STAT3888 Statistical Machine Learning
Task
Content:
This assessment item evaluates your learning towards the data collection, feature engineering, design, evaluate and execution of data analytical model, providing appropriate context-based recommendations. In this assessment, we evaluate the listed skills in three main themes of machine learning techniques, namely, unsupervised learning, supervised learning, and learning by experience. You are provided with the real-world dataset for the assessment.
By using Google Colab, you should analyse the data through your own analysis plan and propose context-based recommendations. Also, you should respond to some questions using the output of the designed and executed analytical models. It requires you to understand and apply the techniques and skills covered in the subject.
Objective:
Apply K-means clustering technique to an enterprise data set Following on from the initial exploration of use cases, technical management is now advising you to develop a proof-of-concept for the application of machine learning models.
For this, you are provided with a real-world dataset for the assessment. By using the course analytical software, you should analyse the data through your own analysis plan, compare the different ML techniques, and propose context-based recommendations.
Also, you should respond to some questions using the output of the designed and executed analytical models. It requires you to understand and apply the techniques and skills covered in the subject. As a deliverable technical management is expecting a handbook outlining your model results and a report to describe and justify your results. "IBM employs a network of expert consultants for various projects. To help determine how to distribute its bonuses, IBM wants to cluster groups of employees with similar performance based on key performance metrics.

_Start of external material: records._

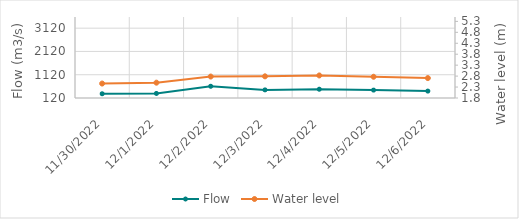
| Category | Flow |
|---|---|
| 4/26/22 | 2851.29 |
| 4/25/22 | 2939.17 |
| 4/24/22 | 3066.67 |
| 4/23/22 | 2890.6 |
| 4/22/22 | 2544.51 |
| 4/21/22 | 2377.31 |
| 4/20/22 | 2346.67 |
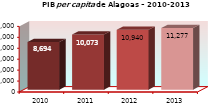
| Category | PIB per capita R$ 1,00 |
|---|---|
| 2010.0 | 8694.498 |
| 2011.0 | 10073.122 |
| 2012.0 | 10940.189 |
| 2013.0 | 11276.586 |

Each observation corresponding to an employee in the file ‘Big Blue’ and consists of values for:
(1) Usage Rate - which corresponds to the period proportion of time that the employee has been actively working on high priority projects,
(2) Recognition - which is the number of projects for which the employee involvement was specifically requested, and
(3) Leader - which is the number of projects on which the employee has served as a project leader."
You are provided with a real-world dataset, IBM, to be analysed using unsupervised learning techniques/clustering. Click the link below to download the dataset.

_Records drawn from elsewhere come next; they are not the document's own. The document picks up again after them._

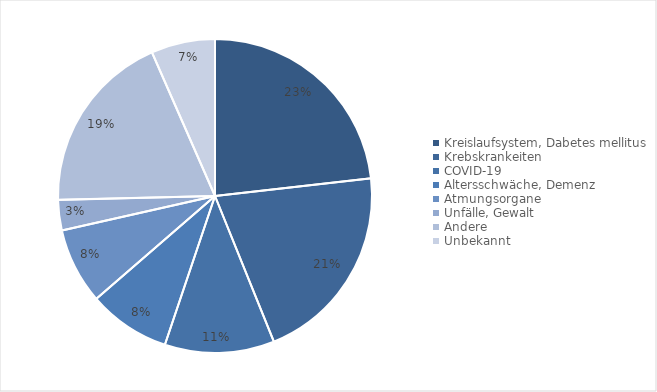
| Category | in % |
|---|---|
| Kreislaufsystem, Dabetes mellitus | 0.232 |
| Krebskrankeiten | 0.207 |
| COVID-19 | 0.113 |
| Altersschwäche, Demenz | 0.085 |
| Atmungsorgane | 0.078 |
| Unfälle, Gewalt | 0.031 |
| Andere | 0.188 |
| Unbekannt | 0.066 |

Once you have downloaded the dataset, you are expected to analyse the data by carrying out the following tasks:
Feature engineering task Download Feature engineering task: You should find variables that should not be considered for the 'clustering'. In the report, you should justify your decision. By applying clustering algorithms, you should identify the optimum number of clusters? Please justify your finding. In this part, you should explain the ‘clusters’ linguistically.
You can consider various stakeholders as your audience and pitch your explanation to them. The provided data is about the performance of a given enterprise. Now you should identify which cluster refers to a group of individuals with the best performance? Can you justify your finding by using the Centroid Table values?